Pero tenía que parar aquello, tenía que parar aquella apreciación despiadada y detallada hasta la indiscreción. Después de todo, lo estaban esperando a él. Pero no pudo evitar preguntarse dónde, en nombre de Dios, se encontraban sus propios descendientes mortales, la semilla de los nietos y nietas que tanto había querido siendo vivo. Durante unos pocos cientos de años, en verdad, había seguido su rastro; pero al final ya no podía reconocerlos; ya ni podía reconocer la misma Roma. Y había dejado que todo cayese en las tinieblas, como Roma se había hundido en las tinieblas. Pero casi seguro que hoy en día existían seres, de los que pisaban la tierra, en cuyas venas corría sangre de aquella antigua familia.
Siguió con la vista fija en la joven pelirroja. ¡Cómo se parecía a su gran madre! Alta, pero de huesos delicados; hermosa pero severa.
Allí había algún gran secreto, alguna importante relación con el linaje, con la familia…
Vestía suaves ropajes oscuros, muy similares a los de la vieja; sus manos eran inmaculadas; no llevaba perfume ni maquillaje.
Todos eran magníficos a su modo particular.
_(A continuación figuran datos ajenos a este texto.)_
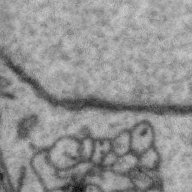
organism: Zebra finch
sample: Brain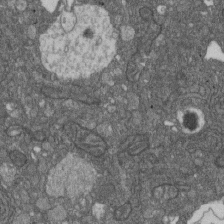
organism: Drosophila
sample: Nephrocyte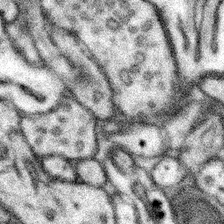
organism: Mouse
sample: Somatosensory cortex neuropil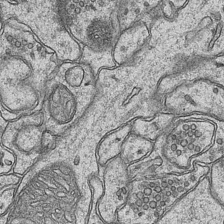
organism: Mouse
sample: CA1 Hippocampus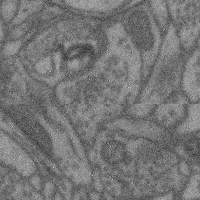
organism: Mouse
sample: Cerebral cortex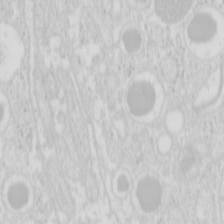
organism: Mouse
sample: Pancreas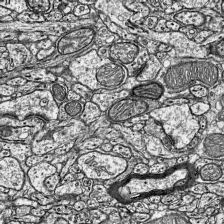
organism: Mouse
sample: Visual Cortex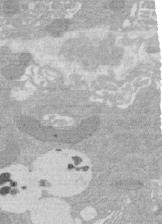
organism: Rat
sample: Salivary granule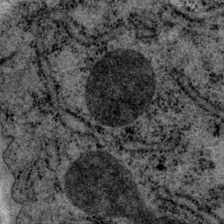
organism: P. pacificus
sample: Pharynx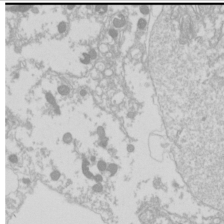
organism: Drosophila
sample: Cell division; meiosis; drosophila spermatocytes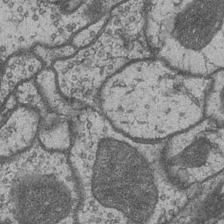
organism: Drosophila
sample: Optic medulla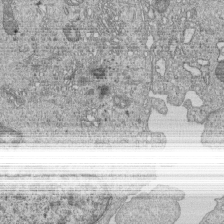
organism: Human
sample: MDA-MB-231 cells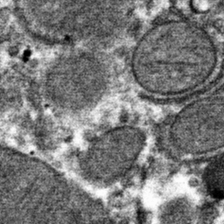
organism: Mouse
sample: Mouse hepatocytes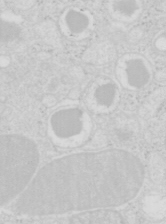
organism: Mouse
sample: Pancreas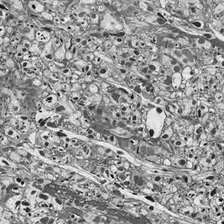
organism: Drosophila
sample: Optic lobe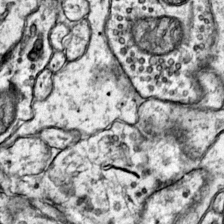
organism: Mouse
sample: Primary visual cortex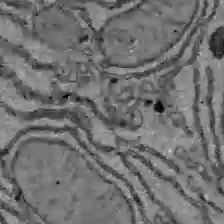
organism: C57BL Mouse
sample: Liver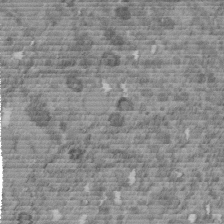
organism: C. elegans
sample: C. elegans embryo early stage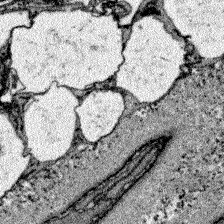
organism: Zebrafish
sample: Larval olfactory bulb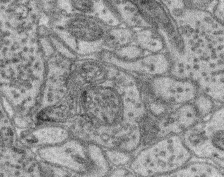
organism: Mouse
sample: Retina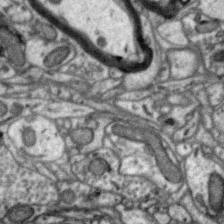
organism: Zebra finch
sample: Brain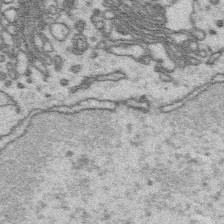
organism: Platynereis dumerilii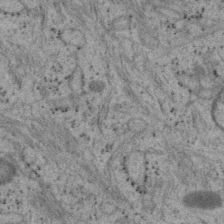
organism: Human
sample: HeLa cells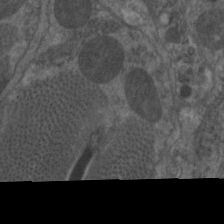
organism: C. elegans
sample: Pharynx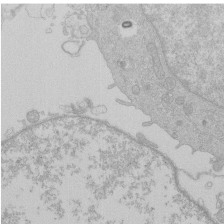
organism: Human
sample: Macrophage cells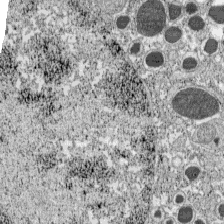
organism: C57BL Mouse
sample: Pancreatic islet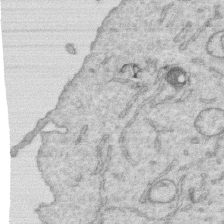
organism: Human
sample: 1205lu cells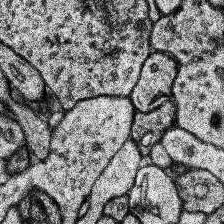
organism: Human
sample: Temporal Lobe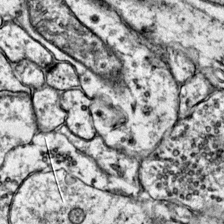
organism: Mouse
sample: Primary visual cortex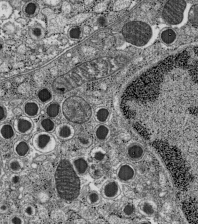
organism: C57BL Mouse
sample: Pancreatic islet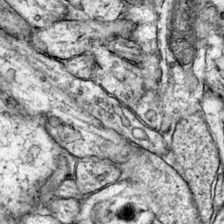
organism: Mouse
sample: Primary visual cortex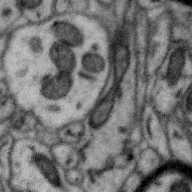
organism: Zebra finch
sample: Brain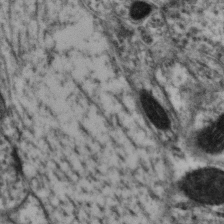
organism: Mouse
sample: Neocortex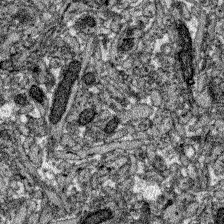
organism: Zebrafish
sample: Larval olfactory bulb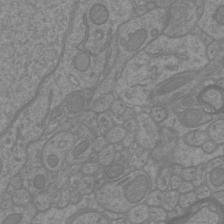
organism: Mouse
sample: Cortical neurons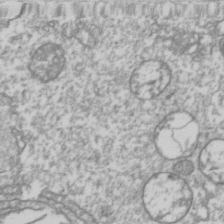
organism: Drosophila
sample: Cell division; meiosis; drosophila spermatocytes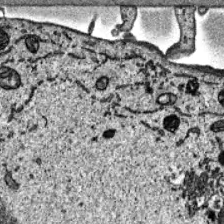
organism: Human
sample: HeLa cells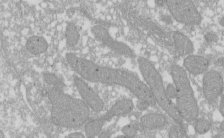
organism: Xenopus
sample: Cilia; centrioles in frog embryo cells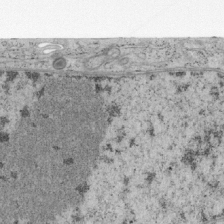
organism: Human
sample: HeLa cells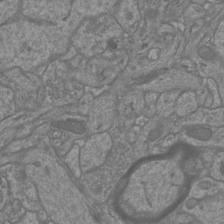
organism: Mouse
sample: Cortical neurons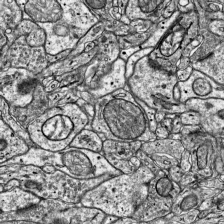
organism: Mouse
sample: Visual Cortex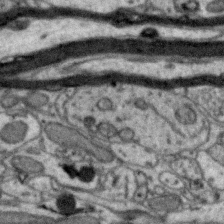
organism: Zebra finch
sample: Brain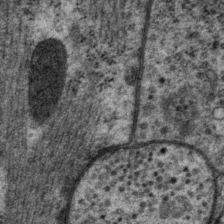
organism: P. pacificus
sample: Pharynx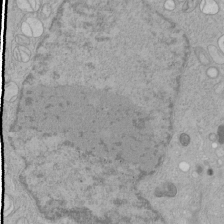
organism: Human
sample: Mitochondria in HCT116 cells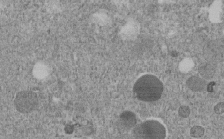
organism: C. elegans
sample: C. elegans embryo early stage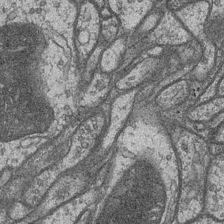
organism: Drosophila
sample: Optic medulla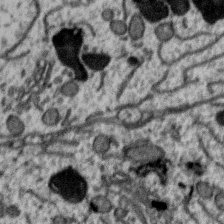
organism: Zebra finch
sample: Brain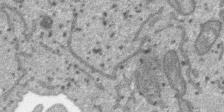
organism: Human
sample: Lung epithelial cells infected with SARS-CoV-2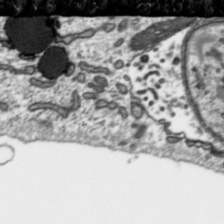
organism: Toxoplasma gondii
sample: Parasites in a vacuole inside a host cell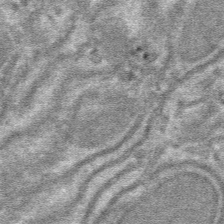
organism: Mouse
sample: Mouse hepatocytes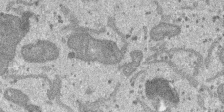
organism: Human
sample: Lung epithelial cells infected with SARS-CoV-2

El alto y fornido Santino estaba elegante con su negro sacerdotal, con sus brillantes ojos negros y su boca sensual. Incluso el desaliñado Mael tenía una presencia salvaje y abrumadora cuando clavaba su feroz mirada en la vieja, con su clara mezcolanza de amor y odio. La faz angélica de Armand quedaba fuera de toda descripción; y el muchacho, Daniel, una aparición de pelo ceniciento y de relampagueantes ojos violeta.
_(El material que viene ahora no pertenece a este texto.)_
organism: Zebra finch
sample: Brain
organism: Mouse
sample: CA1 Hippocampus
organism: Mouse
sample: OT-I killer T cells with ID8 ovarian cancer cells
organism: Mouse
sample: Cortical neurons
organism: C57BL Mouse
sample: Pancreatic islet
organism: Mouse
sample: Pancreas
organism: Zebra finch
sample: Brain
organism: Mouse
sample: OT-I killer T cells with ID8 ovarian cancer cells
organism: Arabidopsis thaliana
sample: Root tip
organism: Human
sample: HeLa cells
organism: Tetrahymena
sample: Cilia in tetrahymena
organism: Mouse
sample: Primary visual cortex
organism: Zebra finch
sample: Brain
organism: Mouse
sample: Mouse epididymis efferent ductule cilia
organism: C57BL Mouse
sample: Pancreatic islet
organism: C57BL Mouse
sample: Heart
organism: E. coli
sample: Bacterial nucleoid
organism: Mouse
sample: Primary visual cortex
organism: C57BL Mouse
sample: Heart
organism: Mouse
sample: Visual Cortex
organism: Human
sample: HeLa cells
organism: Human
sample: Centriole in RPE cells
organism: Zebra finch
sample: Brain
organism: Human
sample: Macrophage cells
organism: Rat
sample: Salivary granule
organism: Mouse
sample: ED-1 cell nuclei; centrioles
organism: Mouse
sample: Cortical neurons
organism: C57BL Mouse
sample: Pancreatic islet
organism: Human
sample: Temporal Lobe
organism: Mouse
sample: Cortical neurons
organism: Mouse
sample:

¿Existía alguien feo a quien se hubiese dado la inmortalidad? ¿O simplemente la magia oscura extraía belleza de cualquier sacrificio que echase a la hoguera? Pero seguro que Gabrielle había sido encantadora en vida, con el mismo valor de su hijo pero sin resquicio de su impetuosidad; y Louis, ah, bien, Louis, desde luego había sido elegido por sus exquisitos pómulos, por la profundidad de sus ojos verdes. Había sido elegido por la empedernida actitud de estimación pesimista, que ahora revelaba. Aparentaba un ser humano perdido entre ellos, con el rostro suavizado con color y sentimiento; con su cuerpo curiosamente indefenso; con sus ojos maravillados y tristes. Incluso Khayman tenía una innegable perfección de rostro y forma, terrorífico por el efecto de conjunto que había llegado a producir.